Monday

understand what I'm seeing?!


Hello beautiful people-

     I'm between a size 12 and 14. I've gotten up to a size 16 at one point, but have been "thick(er)" since 6th grade. I have a diverse range of friends in the fact that we are literally all shapes and sizes. Some are extremely pear shaped, some top heavy, some lean, some petite, some top and bottom heavy. You get the idea. 

     I look at myself and I have my insecurities just like everyone, nothing out of the ordinary. Amidst conversation one of my girlfriends was telling me how she feels self-conscious about her body due to her recent weight gain. I'm thinking and trying to understand how she could feel this way. Yes, she may have gained a couple, maybe had to buy a pair of new jeans, but looking at myself in comparison to her I really don't understand how she could feel this way. It's not like she has to go into H&M try on a pair of pants and battle with the european style cuts though, right? And not to mention how much positive "play" she's been getting from the opposite sex, right? Or the fact that her new size isn't frowned upon by society, right? She replied that the issue goes far beyond those points. 

So I question you all: when someone complements us we humbly accept, but do we secretly wonder why'd they say that?

     I was looking at recent tagged pictures of myself on Facebook, and I was turned off. When speaking to the author, she gave continuous complements. Unfortunately, I wasn't quite convinced. Yes, I am a woman esteemed, probably one of the most esteemed women you will ever met, but no matter what my loved ones say when I look at myself (via mirror, pictures, etc.) I see something different.

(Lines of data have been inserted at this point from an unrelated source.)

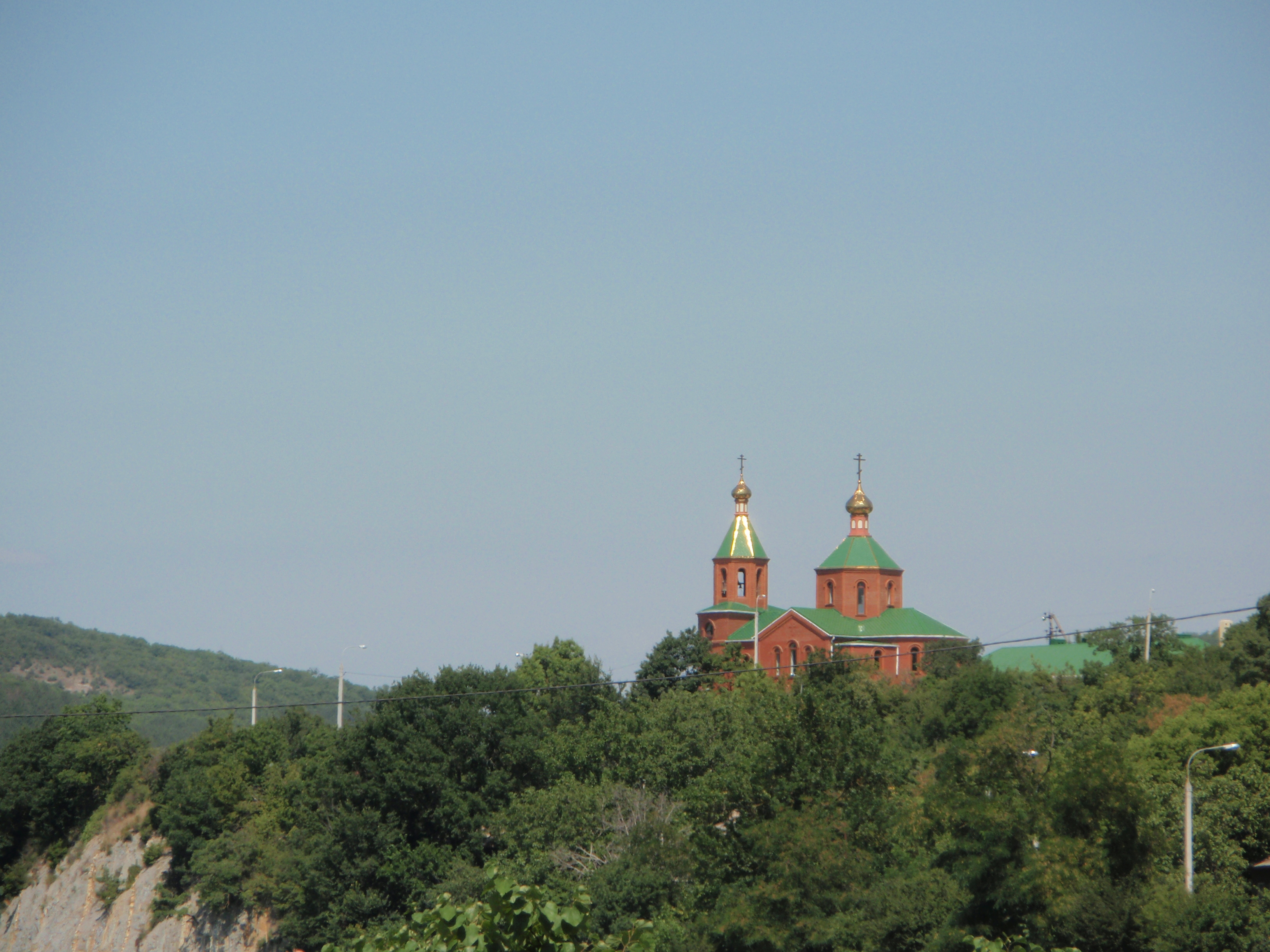 Церковь Ксении Петербургской на берегу озера Абрау (п. Абрау-Дюрсо) (1).JPG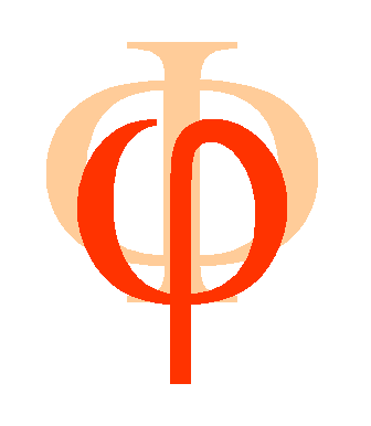 Greek letter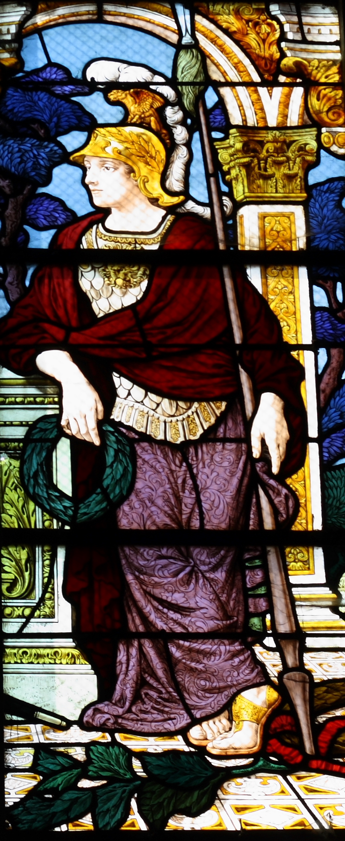 Bleiglasfenster (Ausschnitt) in der katholischen Pfarrkirche Saint-Martin (Collégiale Saint-Martin) in Montmorency, Darstellung: Allegorie von Mut und militärischem Ruhm, Fenster aus dem 19. Jahrhundert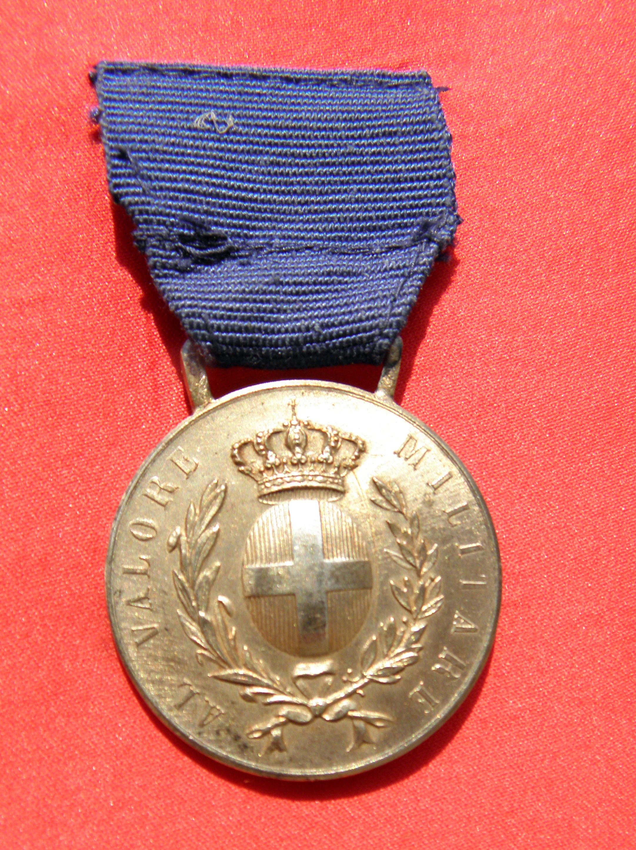 Medaglia d'oro al Valor Militare emessa durante il Regno d'Italia presente sullo stendardo dell'Associazione Nazionale del Fante, sezione provinciale città di Rovigo.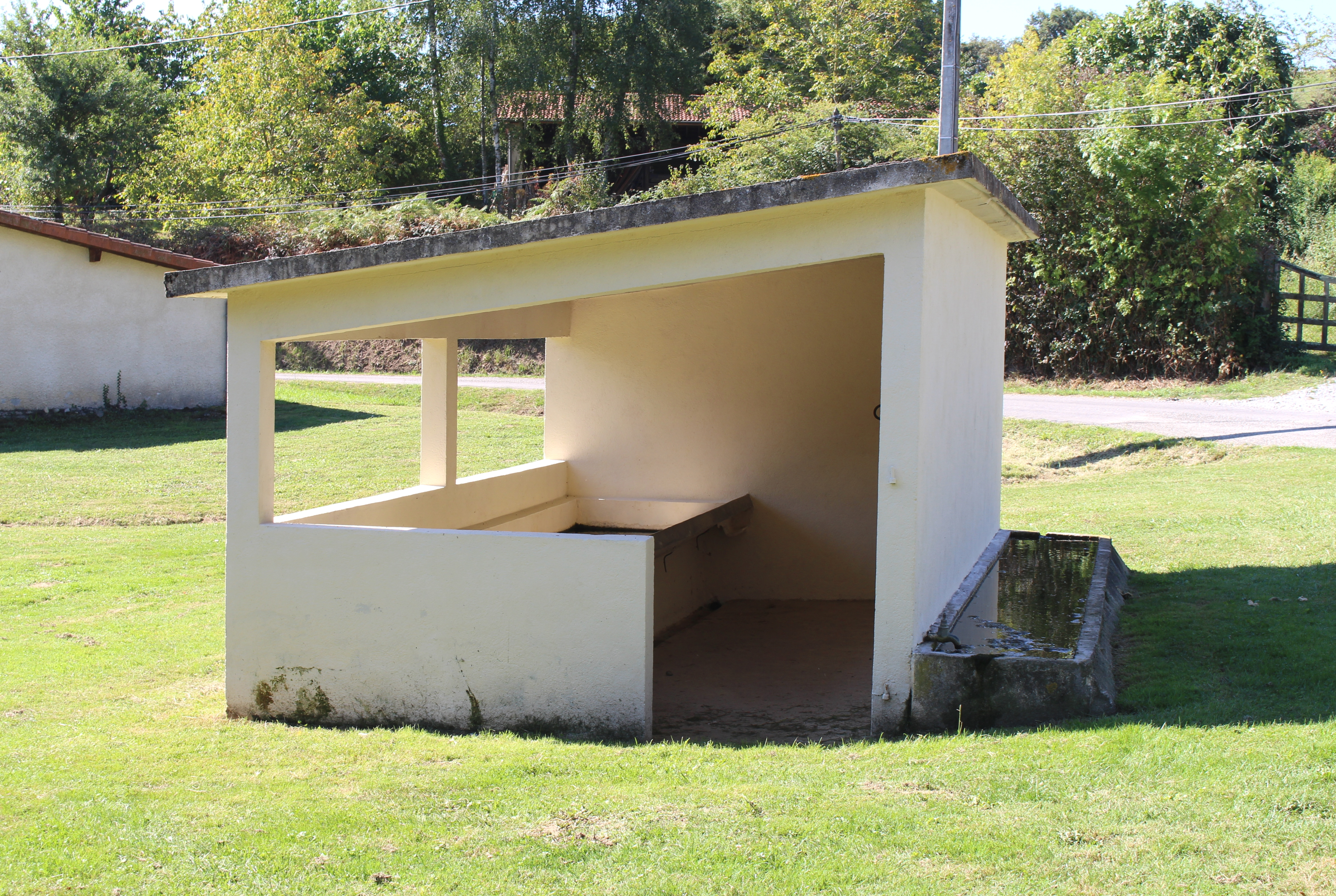 Lavoir de Lescurry (Hautes-Pyrénées)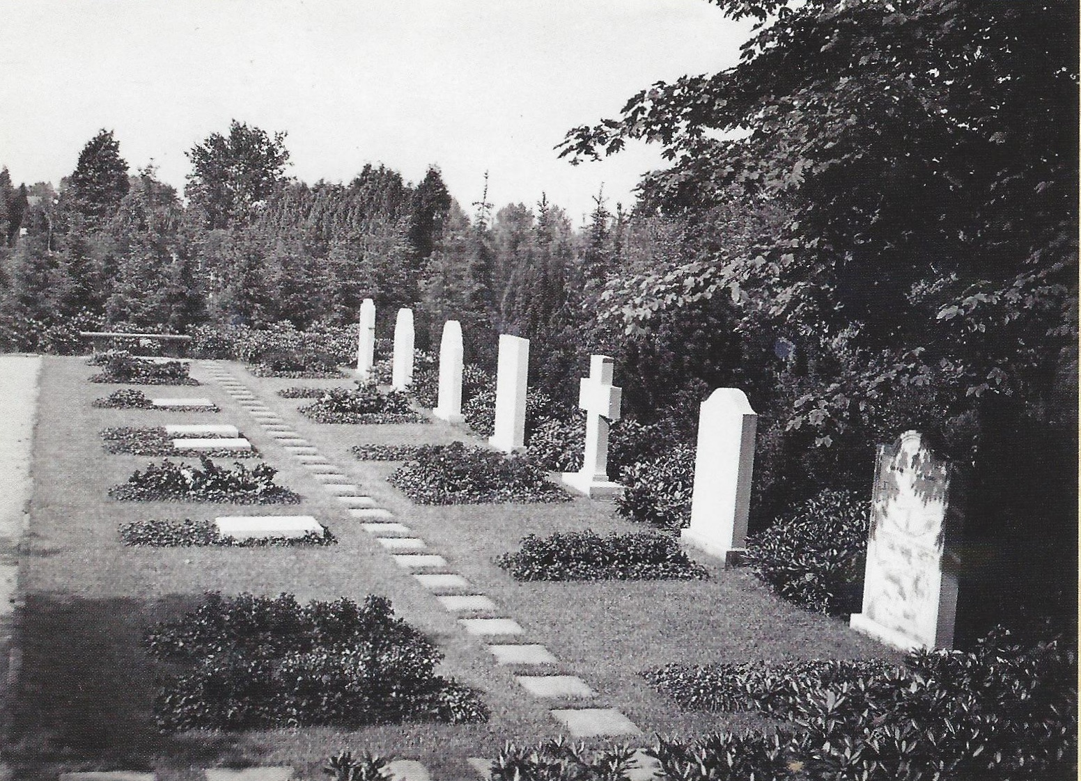 Musterfriedhofsanlage auf dem Geestemünder Friedhof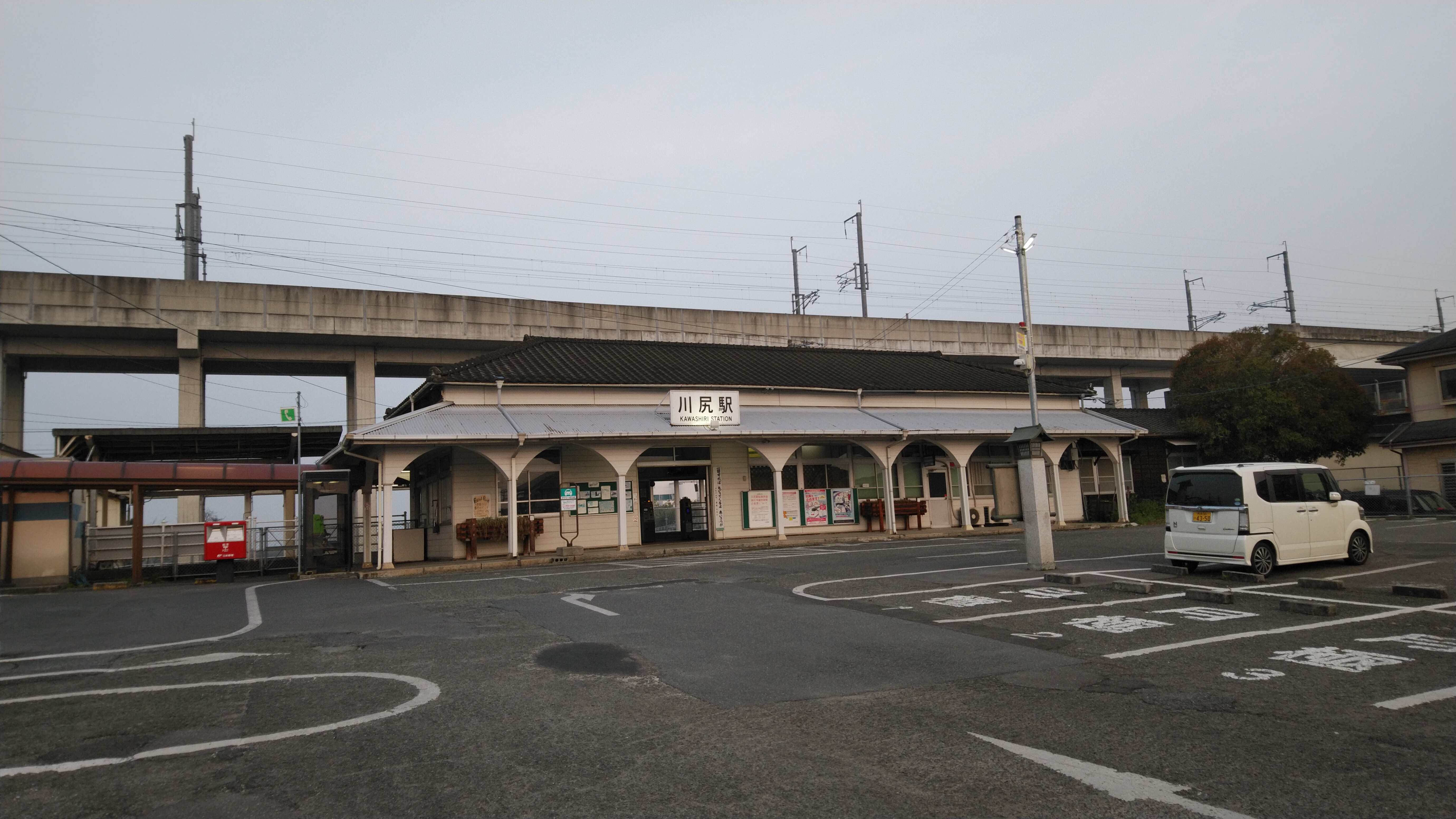 川尻駅舎と九州新幹線高架

Something that is neither worse, nor better, but purely different. 

     We confide our bodily annoyances with our close friends and they say "Look at Jane Doe! Be happy because it could always be worse;" or "Look at Jane Doe...you're not that bad." Our friends, peers, and especially members of the opposite sex have the biggest impact on our "looking glass self." Looking glass self is the concept developed by Charles Horton Cooley that says we develop self-image through interaction with others, based on how they see us. So when friends complement us we may get this essence of "Yeah you're right...Beyonce may have to watch out for me." And this provides temporary relief until we walk down the street or see that celebrity, or worst of all, see a horrible picture of ourselves. Then we re-enter the cycle.

     Surely we are our biggest critic and worst enemy. This just shows that no matter how big, small, round, or flat we may be everyday we constantly fight a battle with ourselves. A battle that no one will or can understand; it's just our duty to us to find that medium ground.